You can create a conda environment using the conda create command, and specify what version of Python to install in this environment:

$ module add anaconda3/2.5.0
$ conda create -n my_env python=3.5

Once an environment is created, you can “enter”, or “activate” it using the following command:

$ source activate my_env

You will now be running the environment’s Python:

(my_env) $ python --version
Python 3.5.2 :: Continuum Analytics, Inc.

(my_env) $ which python

You can “exit” or “deactivate” the environment using the following command:

(my_env) $ source deactivate

Installing packages in an environment

A newly created conda environment contains a few core packages, but in general, you will have to install whatever packages you need inside this environment. Any packages you install will be available only within the environment.

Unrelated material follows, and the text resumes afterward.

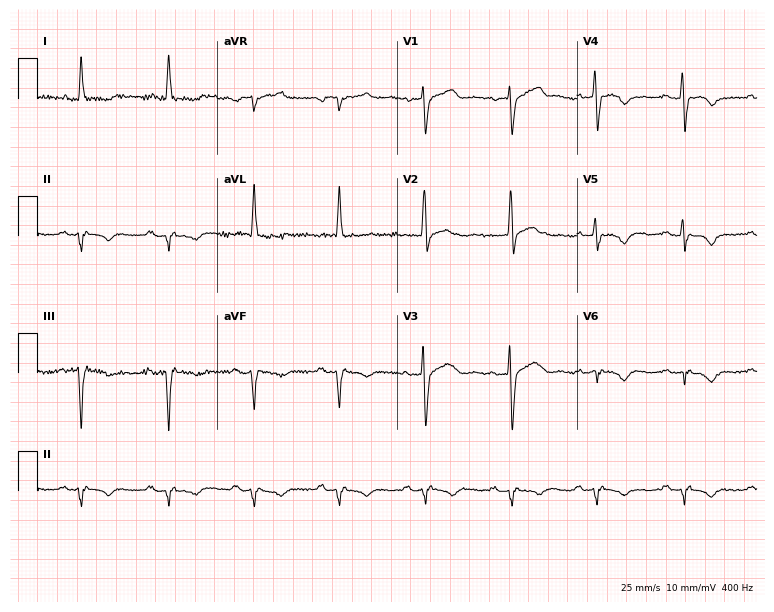
12-lead ECG from a male, 68 years old (7.3-second recording at 400 Hz). No first-degree AV block, right bundle branch block (RBBB), left bundle branch block (LBBB), sinus bradycardia, atrial fibrillation (AF) or sinus tachycardia recorded for this tracing. Other findings, if any, are not listed.

The conda install command can be used to download many packages popularly used in scientific computing and data analysis. A full list of packages is maintained here. For example:

(my_env) $ conda install numpy

You can even install a specific version:

(my_env) $ conda install numpy=1.11

You can also use pip to install packages; but you don’t need the --user switch; pip will automatically install into the environment’s directory.

(my_env) $ pip install package-name

Lastly, you can build packages manually, but you don’t need the --user switch when running python pip will automatically install into the environment’s directory.

Cloning an existing environment

When you load any of the anaconda modules, the default conda environment is the root environment. Although you can use all the packages that are part of this environment, you do not have permissions to install any packages into this environment.

You can however, create your own personal “clone” of the root environment, as follows:

$ conda create -n my_root --clone=/software/anaconda3/2.5.0

conda documentation

For more information about the conda package manager, and for more advanced package management, see the official conda documentation here.

Using conda environments to manage multiple Python projects

Suppose you are working on two different projects which have the following requirements:

The first project requires Python 2.7 and a set of Python packages such as numpy. The second package requires Python 3.4, and a different set of Python packages. The recommended method is to set up a separate conda environment for each project, and install the specific versions of packages required. Within each environment, you can use pip or conda to install the packages, or build them yourself from source.